Keto For Women: What To Keep In Mind

The high-fat ketogenic diet is nothing short of a nutritional phenomenon. However, because it leads to such major metabolic changes, many dieters and experts question how it might affect men and women differently. Here’s why women may need to take extra care when going keto.

Men On Keto vs. Women On Keto

Researchers and doctors have been studying and using the ketogenic diet since the 1920s—most notably for treating epilepsy. However, much of the body of research on keto was done on men (or animals).

Recent work has begun to look at keto and women. However, many of the studies only involve women who are obese or struggling with metabolic syndrome.

Not to mention, very little research has focused on keto’s long-term effects—in either men or women. (By that I mean following a keto diet for more than a few months, or even a year.)

Though we’ve seen keto help reverse obesity and type 2 diabetes in both men and women in the short-term, long-term ketosis may impact reproductive hormones, digestive and heart health, and liver function—especially in people with predispositions for heart and liver issues.

In women, specifically, long-term ketosis could potentially impact menstrual cycles, libido, and fertility.

Why’s that? Generally, women’s endocrine (a.k.a. hormonal) systems are more sensitive to changes in diet and exercise than men’s.

Related: 4 Ways You Could Be Messing With Your Hormones Without Even Realizing It

You see, hormone function is controlled by the complex interaction of the hypothalamus (part of the brain), pituitary gland, and adrenal glands. This system is known as the hypothalamic–pituitary–adrenal axis, or ‘HPA axis.’

Women’s HPA axes are very sensitive to calorie restriction and exhaustion. Thus, disturbances can alter the production of key reproductive hormones, like estrogen and progesterone, which have many roles in women’s health. When this happens, women may experience issues with menstruation, low mood, thyroid and adrenal health, and even fertility.

Since the keto diet essentially tricks the body into thinking it’s starving, some evidence suggests ketosis (along with fasting and low-calorie diets) can disrupt a woman’s HPA axis. Plus, sudden weight loss—which often comes along with the keto diet—may also impact estrogen production.

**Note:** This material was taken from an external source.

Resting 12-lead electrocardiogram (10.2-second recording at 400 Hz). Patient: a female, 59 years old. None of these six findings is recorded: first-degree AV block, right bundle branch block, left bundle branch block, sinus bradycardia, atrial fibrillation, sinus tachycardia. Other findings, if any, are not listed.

Are You A Good Fit For Keto?

Though a certain percentage of genetically ‘sensitive’ women may experience these hormonal issues on keto, not every woman will. Hormonal imbalances often pop up initially, but clear up as women become ‘fat-adapted’ (better able to use fat for energy).

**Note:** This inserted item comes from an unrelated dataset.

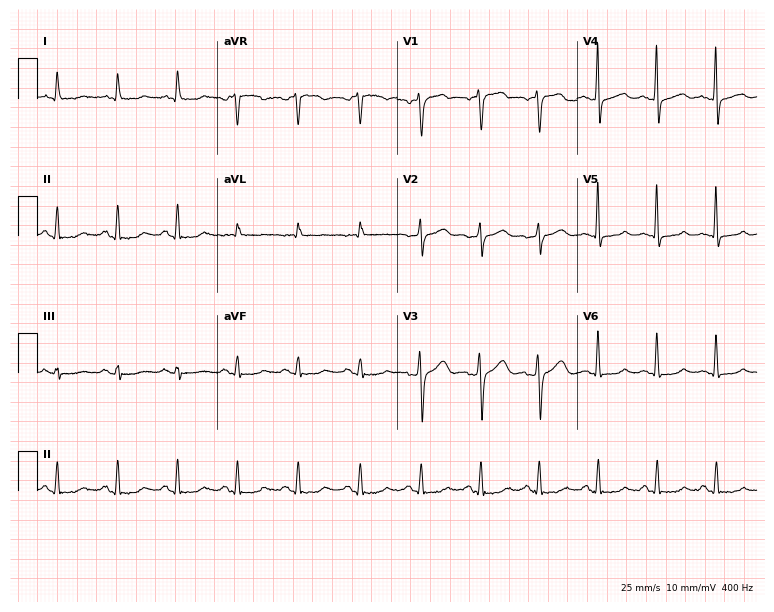
Electrocardiogram (7.3-second recording at 400 Hz), a 65-year-old woman. Of the six screened findings (first-degree AV block, right bundle branch block, left bundle branch block, sinus bradycardia, atrial fibrillation, sinus tachycardia), none is recorded. Only these six findings were labelled.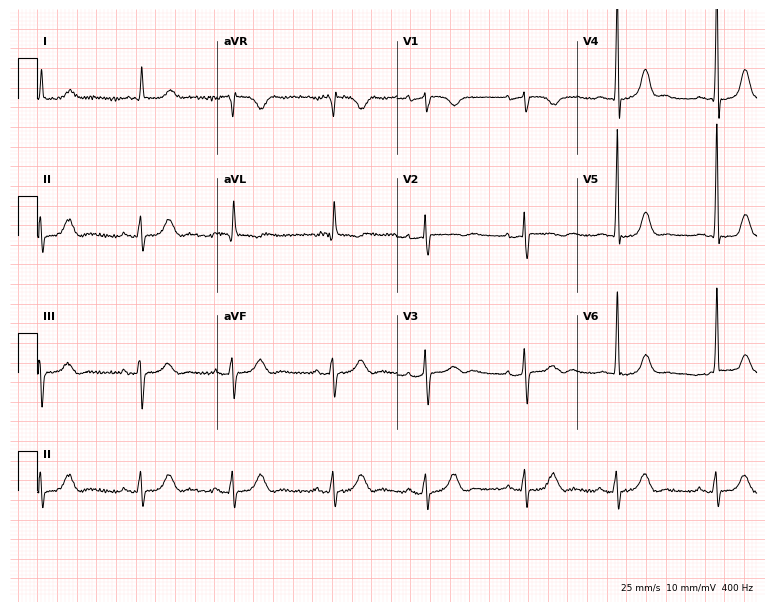
Standard 12-lead ECG recorded from a female, 71 years old. Read as a normal ECG.

I find controlled ketosis has many benefits for women with excess body fat to lose, a history of metabolic syndrome, hormonal issues tied to insulin resistance (such as PCOS, polycystic ovarian syndrome), and generally healthy women who want to address issues like sugar cravings, fatigue, and brain-fog.

However, since we still have much to learn about keto’s long term effects, many experts—myself included—recommend adults follow a ketogenic diet for two to six months. (A doctor may recommend and oversee longer use in special cases.)

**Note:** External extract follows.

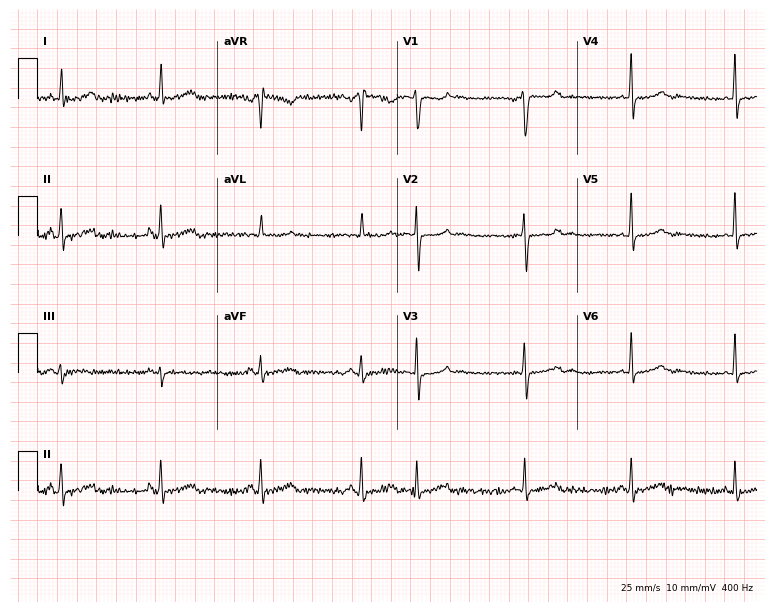
12-lead ECG from a 45-year-old female patient. No first-degree AV block, right bundle branch block, left bundle branch block, sinus bradycardia, atrial fibrillation or sinus tachycardia recorded for this tracing. Other findings, if any, are not listed.

I do not recommend keto for women who are already underweight, have ever had an eating disorder, have a thyroid disorder, or are pregnant or breastfeeding.

Advice For Women Interested In Keto

If you’re a good fit for trying keto, keep the following tips in mind to have a healthy experience.

1. Focus On Eating An Alkaline Ketogenic Diet

Eating a keto diet rich in nutrient-dense, unprocessed, alkaline foods can help curb many low-carb diet symptoms women often encounter. (Thank fatigue, moodiness, and insomnia.)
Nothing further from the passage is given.